On April 21, 1972, the Apollo 16 Lunar Module (LM) Orion landed about 1.5 km south of Palmetto, which is between the prominent North Ray and South Ray craters. The astronauts John Young and Charles Duke explored the area over the course of three EVAs using a Lunar Roving Vehicle, or rover. They drove along the rim of Palmetto on EVA 3, on their way to North Ray, but did not stop. As they drove by, Duke said "There's a good ejecta blanket of half-meter-size boulders around the rim of Palmetto into some of these secondary craters here." On the way back to the lunar module from North Ray, Duke took a sequence of photos of Palmetto while riding on the rover.

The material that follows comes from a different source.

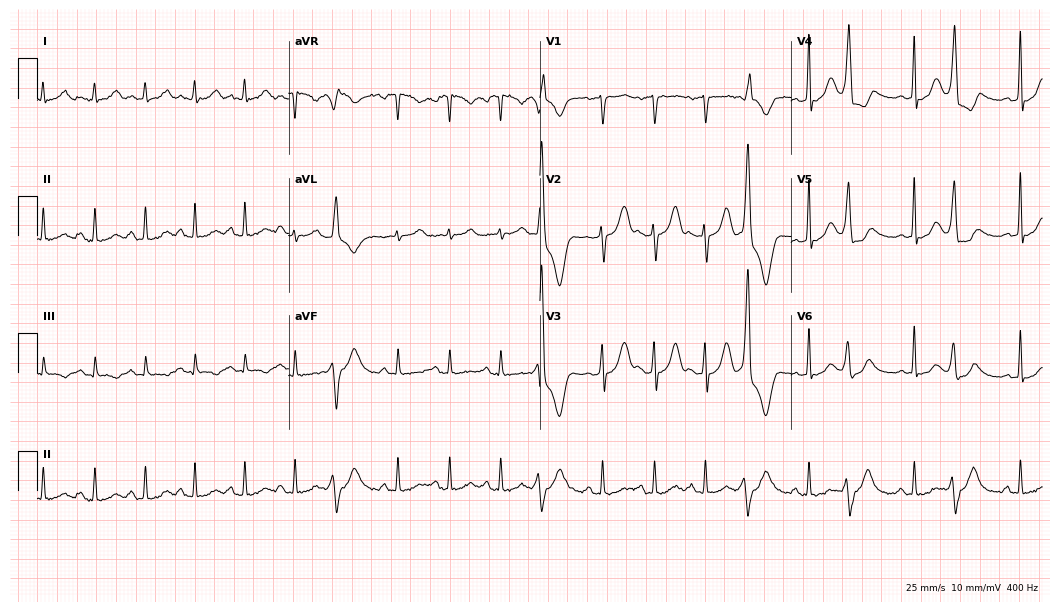
12-lead ECG (10.2-second recording at 400 Hz) from a 37-year-old female. Findings include sinus tachycardia (a sinus rate of 100 beats per minute or more).

Mosaic showing Palmetto from photographs taken from the Lunar Roving Vehicle on the way from Station 13 back to the lunar module. The bright line near the horizon at left is South Ray.

The crater was also used as a landmark by Apollo astronauts on previous missions. It was designated landmark DE-1/12, and astronaut Dick Gordon tracked it photographically on revolutions 42 and 44 of the Apollo 12 mission.

Palmetto crater is approximately 760 m in diameter and approximately 130 m deep. The similar-sized crater Gator lies 1 km to the southeast.

Palmetto cuts into the Cayley Formation of Imbrian age.